Between 1980 and 2001, Smith was the executive director of The Manuscript Society. He was also a member of the Society of California Archivists. In 2007, Smith received the Disney Legend Award, an honor given to people who have made significant contributions to The Walt Disney Company. According to Disney fans and historians, Smith was regarded as the final authority on the topic of Disney history.

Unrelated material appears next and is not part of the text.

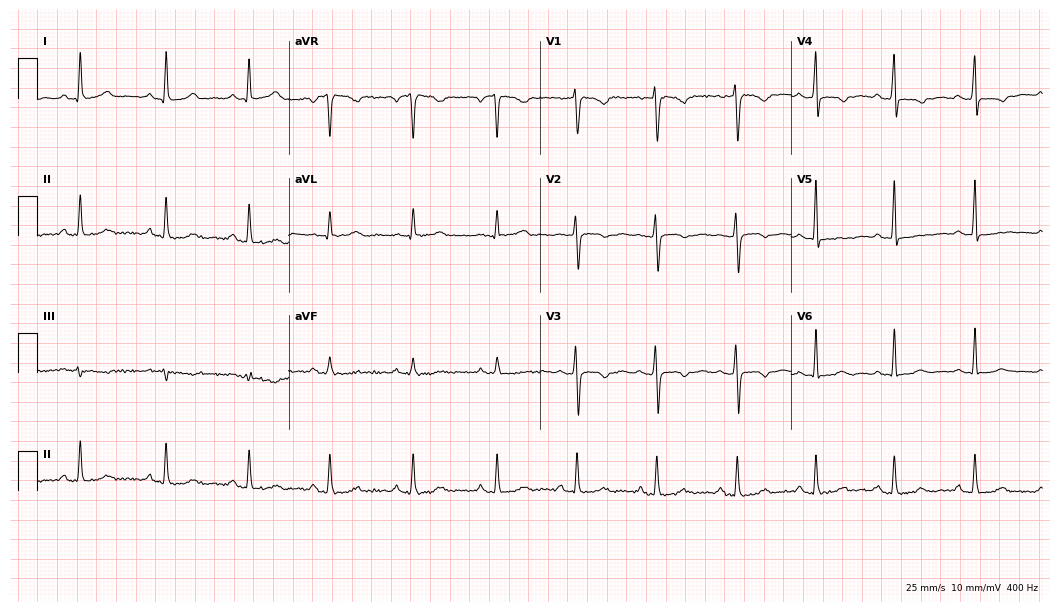
Electrocardiogram (10.2-second recording at 400 Hz), a woman, 47 years old. Of the six screened findings (first-degree AV block, right bundle branch block, left bundle branch block, sinus bradycardia, atrial fibrillation, sinus tachycardia), none is recorded.

Smith was a Disney fan favorite and would often make appearances, sign books, and give lectures at fan events. He also traveled to the Disney resorts around the world, as well as on the Disney Cruise Line and at the D23 Expo—delivering presentations to both guests and employees on Disney history.

On June 24, 2010, 40 years after he began work at Disney, Smith retired. After retirement, he continued to work for Disney as a consultant.

== Death and legacy ==
Dave Smith died on February 15, 2019, in Pasadena, California. Remarking on Smith's death, Disney CEO Bob Iger said, "He was the unsung hero of Disney's history who, as our first archivist, spent 40 years rescuing countless documents and artifacts from obscurity, investing endless hours restoring and preserving these priceless pieces of our legacy, and putting them in context to tell our story. Dave was a true Disney Legend, and we are indebted to him for building such an enduring, tangible connection to our past that continues to inspire our future."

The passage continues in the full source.